Maxi men’s clothing | Nothing against Harry-Styles in ball gowns, but slightly longer skirts in heavier fabrics, as seen on Lucien Laviscount at Louis Vuitton and Robert Pattinson at Dior as well as Luar, Givenchy and Gucci, are the new winter wear for men.

Pinge | Cooper ruined bangs by impregnating it with trauma in Emily in Paris. He tries on Kylie Jenner’s fringe, which is really just the ponytail pulled up in front of her. Chicness without commitment.

Bodices | Spotted on Eddie Redmayne and Emma D’Arcy at the Golden Globes and on the spring/summer ’23 runways of Prada and Bottega Veneta. Flamboyant roses and enlivened peonies are key. Go to Etsy to emulate.

Walking down

Spenny’s Basics | $70 for a plain white tank top? TikTok says it’s okay. We blame Prada for starting this trend.

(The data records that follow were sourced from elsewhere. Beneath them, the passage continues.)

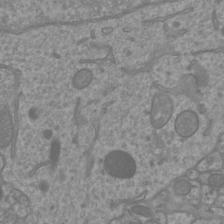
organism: Mouse
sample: Cortical neurons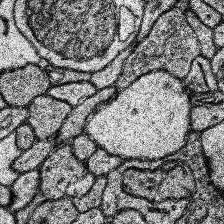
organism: Human
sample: Temporal Lobe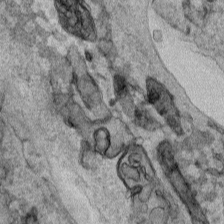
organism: Human
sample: Mitochondria in HCT116 cells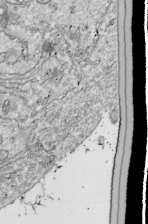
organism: Drosophila
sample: Cell division; meiosis; drosophila spermatocytes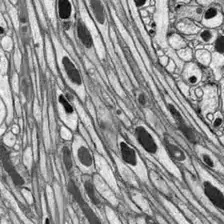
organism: Drosophila
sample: Optic lobe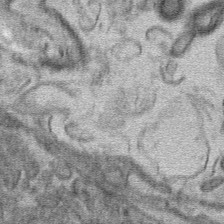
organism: Mouse
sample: Mouse hepatocytes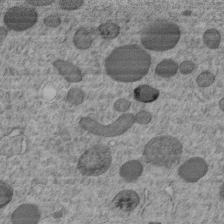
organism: C. elegans
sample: C. elegans embryo early stage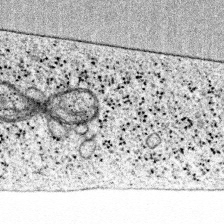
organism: Human
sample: HeLa cells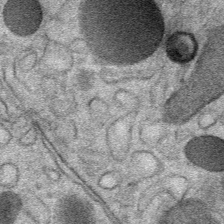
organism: Mouse
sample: Mouse Salivary gland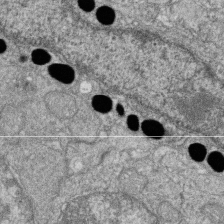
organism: Zebrafish
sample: Cilia; retinal pigment epithelium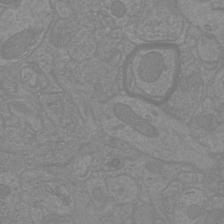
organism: Mouse
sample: Cortical neurons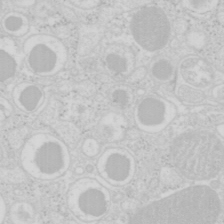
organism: Mouse
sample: Pancreas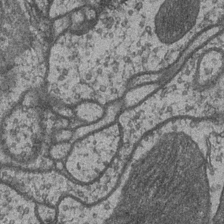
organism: Drosophila
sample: Optic medulla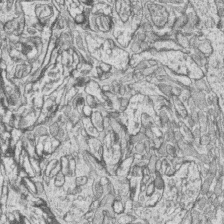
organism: Zebrafish
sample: synaptic ribbons in rod cells and cone cells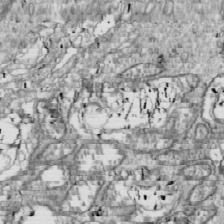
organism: Drosophila
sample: Cell division; meiosis; drosophila spermatocytes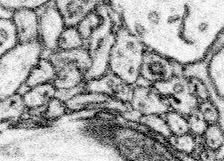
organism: Mouse
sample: Somatosensory cortex neuropil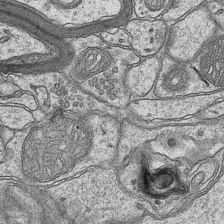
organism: Mouse
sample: CA1 Hippocampus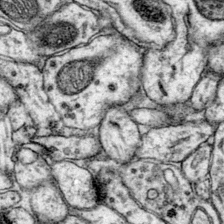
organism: Mouse
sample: Primary visual cortex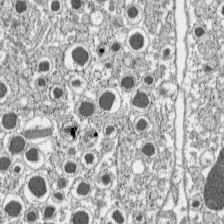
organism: C57BL Mouse
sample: Pancreatic islet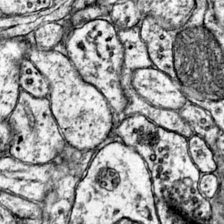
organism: Mouse
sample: Primary visual cortex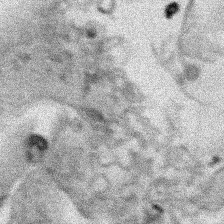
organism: Human
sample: Mitochondria in HCT116 cells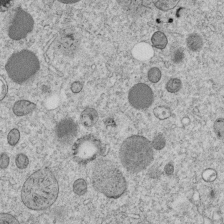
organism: C. elegans
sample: C. elegans embryo early stage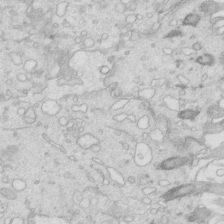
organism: Mouse
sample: Multiciliated cells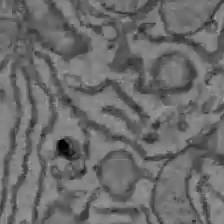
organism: C57BL Mouse
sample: Liver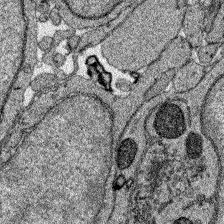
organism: Zebrafish
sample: Larval olfactory bulb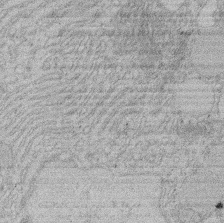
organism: Rat
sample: Salivary granule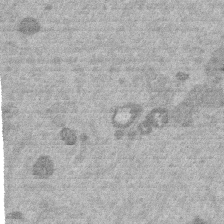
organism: Mouse
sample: Dividing mouse embryo 1 cell stage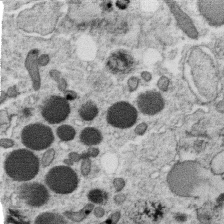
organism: C. elegans
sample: C. elegans oocyte; sperm cells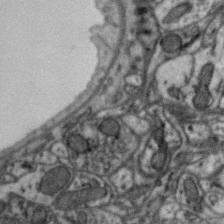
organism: Zebra finch
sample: Brain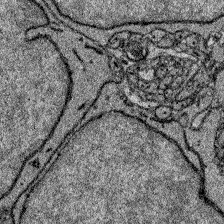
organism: Zebrafish
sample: Larval olfactory bulb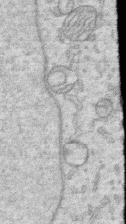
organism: Human
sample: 1205lu cells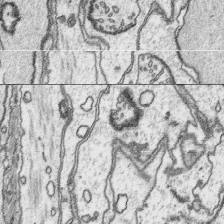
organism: Platynereis dumerilii
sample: Parapodia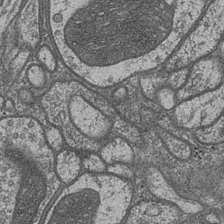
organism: Drosophila
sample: Optic medulla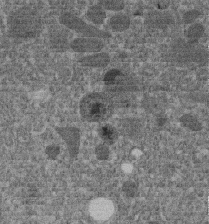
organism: C. elegans
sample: C. elegans embryo early stage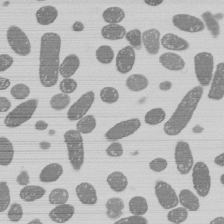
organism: E. coli
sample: Bacterial nucleoid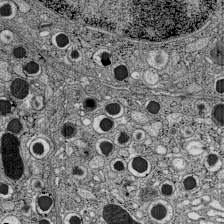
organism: C57BL Mouse
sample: Pancreatic islet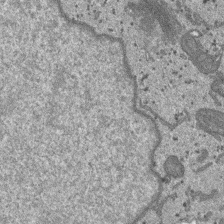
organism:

FOMadonna | We have it. You have a ticket. Enough of the Material Girl posts!

Pencil-thin eyebrows | Trust us millennials: Pinch like Rita Ora and you’ll live to regret it.

Tablescaping | Fireplaces and fireplaces, meaning what you put on your mantel, is the new surface. Stained glass candle holders, dried flowers and donut vases are all over Instagram. Try saving up for a cheaper outlet.

Readings of the week

Refinery29 looks at what happened to Lush bath bomb enthusiasts. Photography: Anastasiia Krivenok/Getty Images

What to click

Piano: Cate Blanchett impresses with power chic fashion in Tár

Hipster: The return of Y2K’s most debauched trend

Dior revives the spirit of Josephine Baker as a beacon on the runway

Gen Z Yellow: Will young people ever embrace the new ‘it’ colour?

Paris Men’s Fashion Week AW23: Highlights – in pictures

Style clinic

Jess Cartner-Morley solves your wardrobe dilemmas

President Emmanuel Macron and his wife Brigitte Trogneux

French President Emmanuel Macron and his wife, Brigitte Trogneux. Photography: Chesnot/Getty Images

Q: How should I tie my scarf? Simon, 34, Manchester

A: Great question, Yes. I’m writing this dispatch from the couture shows in Paris, where it’s even colder than in London. Here, everyone folds the scarf lengthwise and joins the two ends through the loop. Yes, exactly like Emmanuel Macron.

I don’t like this look – nothing personal, Monsieur President, I find the asymmetry off-putting – but it has a vaguely refined feel. Here is my alternative suggestion. Start with the scarf draped so it falls evenly on each side, then wrap each length once. Not too tight. Fluff the ends so they aren’t sad and scruffy. Not Rowan Atkinson’s gift wrap in Love Actually, just a little zhuzh. Now run! Or you will miss the train.